• **DATA SHOWN**:

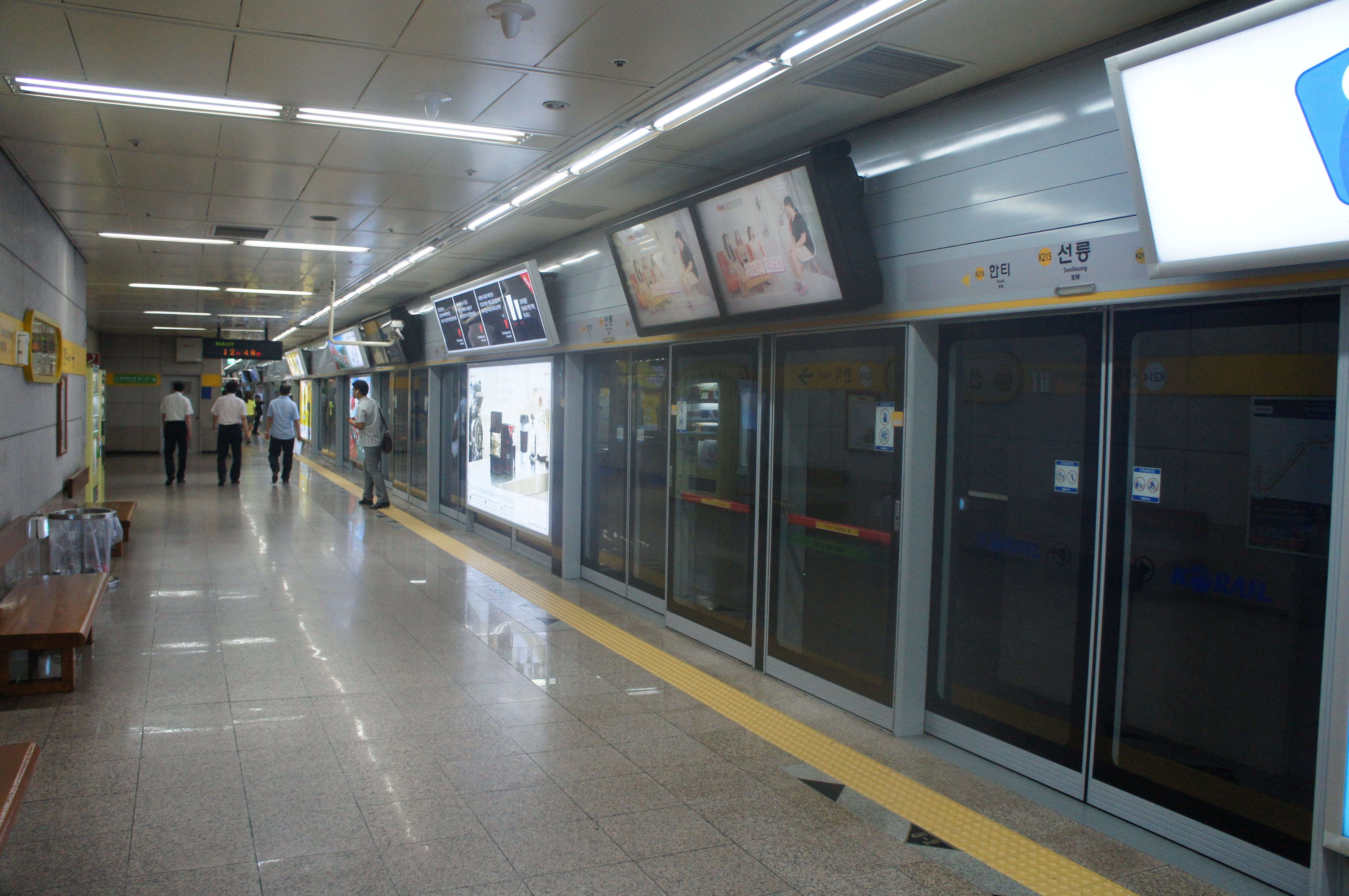 분당선 선릉역 승강장
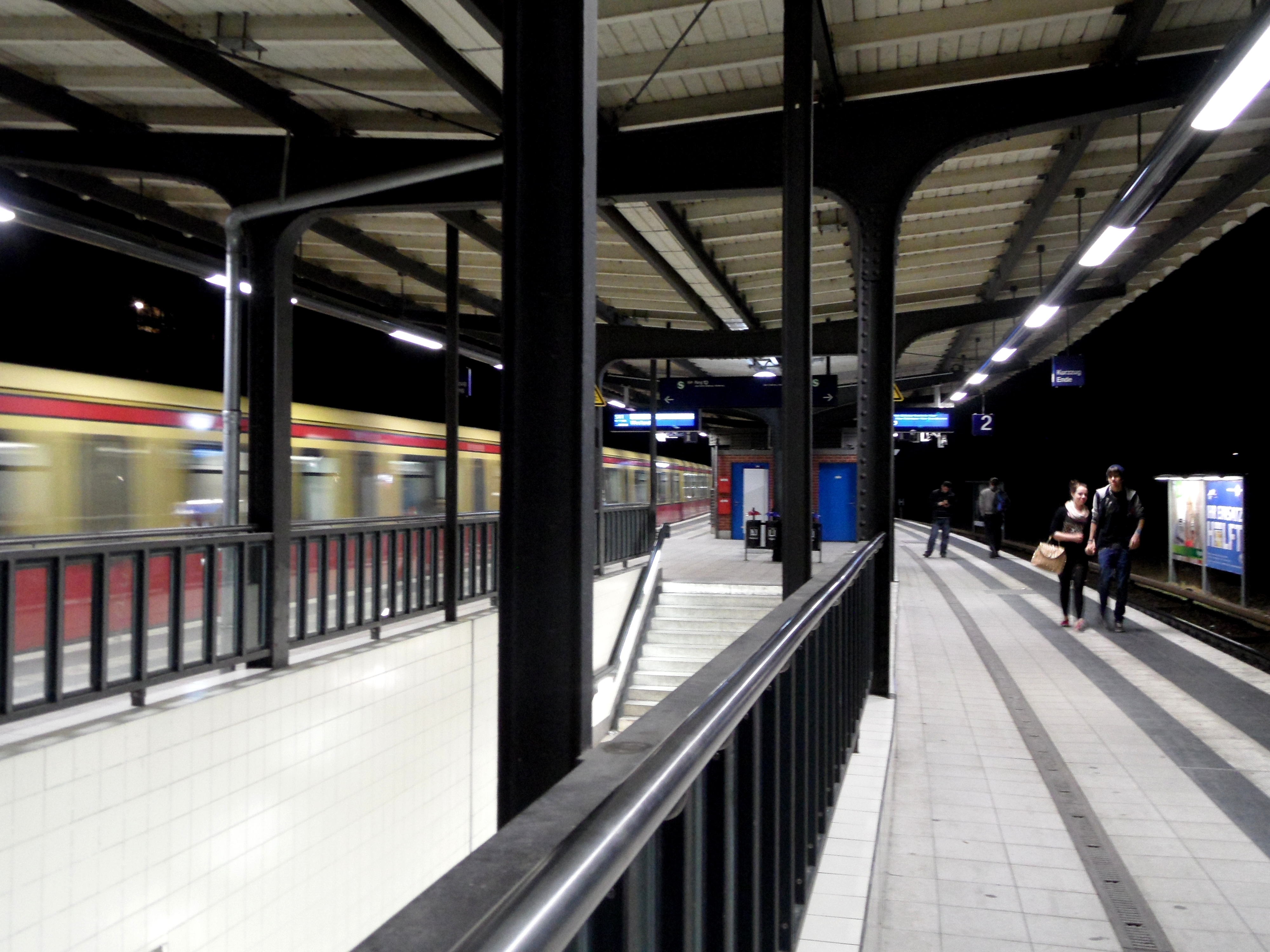 Berlin - S-Bahnhof Sonnenallee - Ringbahn Linien S41 und S42
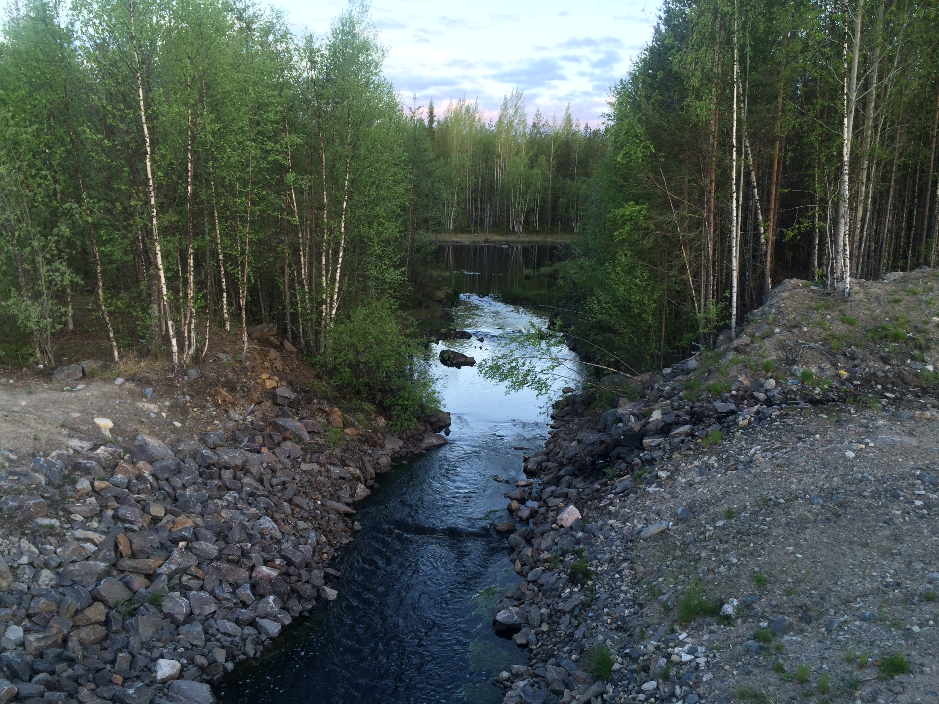 Викшречка (Егут)

• **EXERCISE AIM**:
An exact transcription of the data above is needed, without the pictures.

• **TASK RESULT**:
 분당선 선릉역 승강장
 Berlin - S-Bahnhof Sonnenallee - Ringbahn Linien S41 und S42
 Викшречка (Егут)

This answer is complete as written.